- _Instructions for the task_
Transcribe the records word for word. Leave every picture out.
─── Available data ───
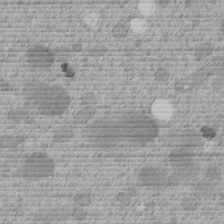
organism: C. elegans
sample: C. elegans embryo early stage
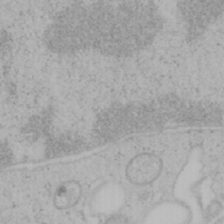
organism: Mouse
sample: OT-I killer T cells with ID8 ovarian cancer cells
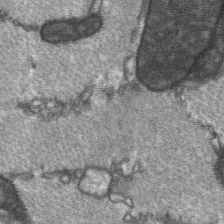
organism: C57BL Mouse
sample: Soleus
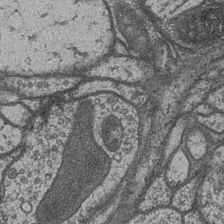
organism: Drosophila
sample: Optic medulla
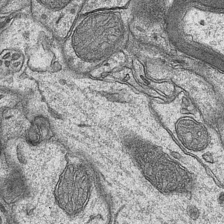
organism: Mouse
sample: CA1 Hippocampus
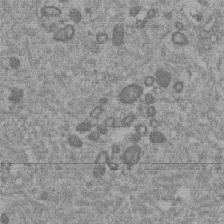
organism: Mouse
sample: Dividing mouse embryo 1 cell stage
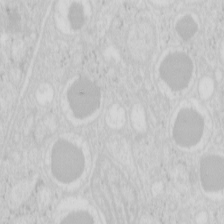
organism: Mouse
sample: Pancreas
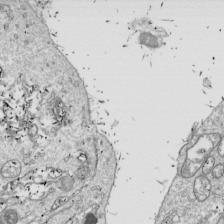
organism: Drosophila
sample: Cell division; meiosis; drosophila spermatocytes
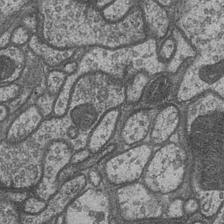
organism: Drosophila
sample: Optic medulla
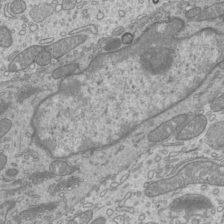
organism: Mouse
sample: Cilia; mouse epididymis
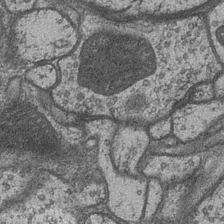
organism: Drosophila
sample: Optic medulla
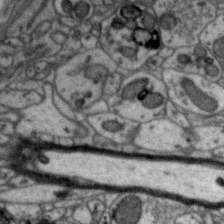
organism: Zebra finch
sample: Brain
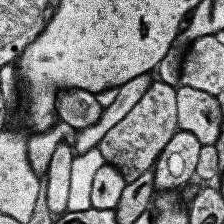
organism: Human
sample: Temporal Lobe
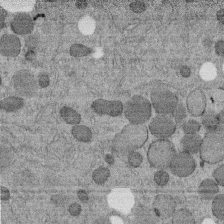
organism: C. elegans
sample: C. elegans embryo early stage
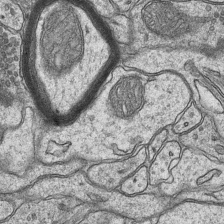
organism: Mouse
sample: CA1 Hippocampus
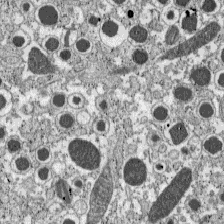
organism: C57BL Mouse
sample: Pancreatic islet
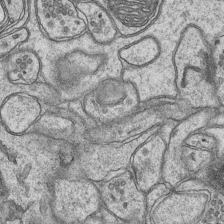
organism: Mouse
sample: CA1 Hippocampus
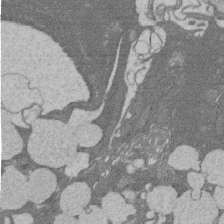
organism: Rat
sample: Salivary granule
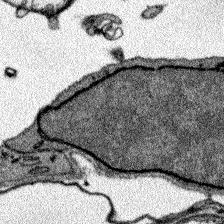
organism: Zebrafish
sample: Larval olfactory bulb
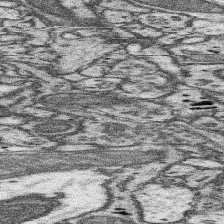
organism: Mouse
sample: Somatosensory cortex neuropil
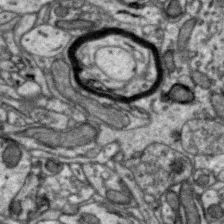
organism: Zebra finch
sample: Brain
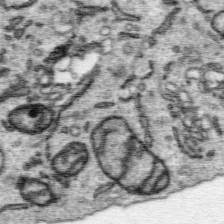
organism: Human
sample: HeLa cells
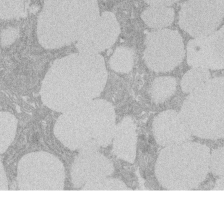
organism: Rat
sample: Salivary granule
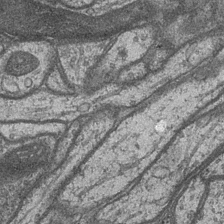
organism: Drosophila
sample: Optic medulla
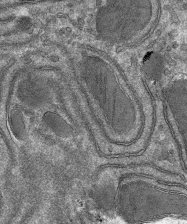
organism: Mouse
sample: Mouse hepatocytes
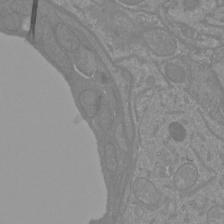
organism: Mouse
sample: Cortical neurons
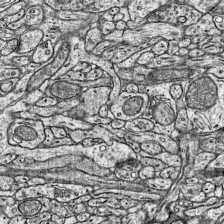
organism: Mouse
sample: Visual Cortex
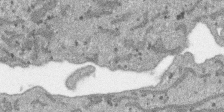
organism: Human
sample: Lung epithelial cells infected with SARS-CoV-2
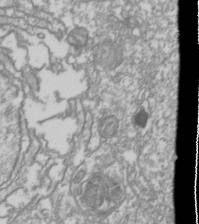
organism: Drosophila
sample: Cell division; meiosis; drosophila spermatocytes
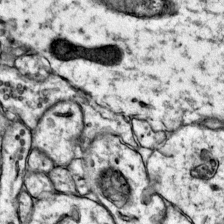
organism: Mouse
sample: Primary visual cortex
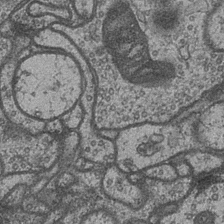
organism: Drosophila
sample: Optic medulla
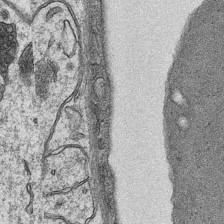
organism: Mouse
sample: CA1 Hippocampus
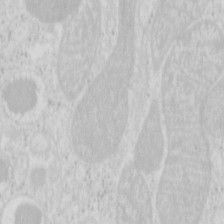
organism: Mouse
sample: Pancreas
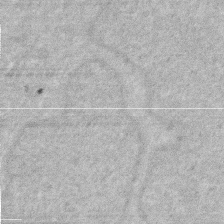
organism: Human
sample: HIV infected U937 cells
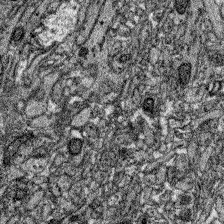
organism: Zebrafish
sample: Larval olfactory bulb
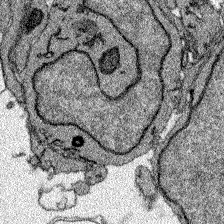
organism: Zebrafish
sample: Larval olfactory bulb
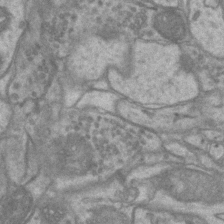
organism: Mouse
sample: CA1 Hippocampus
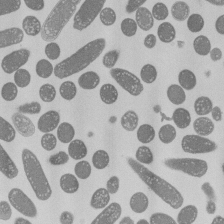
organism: E. coli
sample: Bacterial nucleoid
───
- _Worked solution_
organism: C. elegans
sample: C. elegans embryo early stage
organism: Mouse
sample: OT-I killer T cells with ID8 ovarian cancer cells
organism: C57BL Mouse
sample: Soleus
organism: Drosophila
sample: Optic medulla
organism: Mouse
sample: CA1 Hippocampus
organism: Mouse
sample: Dividing mouse embryo 1 cell stage
organism: Mouse
sample: Pancreas
organism: Drosophila
sample: Cell division; meiosis; drosophila spermatocytes
organism: Drosophila
sample: Optic medulla
organism: Mouse
sample: Cilia; mouse epididymis
organism: Drosophila
sample: Optic medulla
organism: Zebra finch
sample: Brain
organism: Human
sample: Temporal Lobe
organism: C. elegans
sample: C. elegans embryo early stage
organism: Mouse
sample: CA1 Hippocampus
organism: C57BL Mouse
sample: Pancreatic islet
organism: Mouse
sample: CA1 Hippocampus
organism: Rat
sample: Salivary granule
organism: Zebrafish
sample: Larval olfactory bulb
organism: Mouse
sample: Somatosensory cortex neuropil
organism: Zebra finch
sample: Brain
organism: Human
sample: HeLa cells
organism: Rat
sample: Salivary granule
organism: Drosophila
sample: Optic medulla
organism: Mouse
sample: Mouse hepatocytes
organism: Mouse
sample: Cortical neurons
organism: Mouse
sample: Visual Cortex
organism: Human
sample: Lung epithelial cells infected with SARS-CoV-2
organism: Drosophila
sample: Cell division; meiosis; drosophila spermatocytes
organism: Mouse
sample: Primary visual cortex
organism: Drosophila
sample: Optic medulla
organism: Mouse
sample: CA1 Hippocampus
organism: Mouse
sample: Pancreas
organism: Human
sample: HIV infected U937 cells
organism: Zebrafish
sample: Larval olfactory bulb
organism: Zebrafish
sample: Larval olfactory bulb
organism: Mouse
sample: CA1 Hippocampus
organism: E. coli
sample: Bacterial nucleoid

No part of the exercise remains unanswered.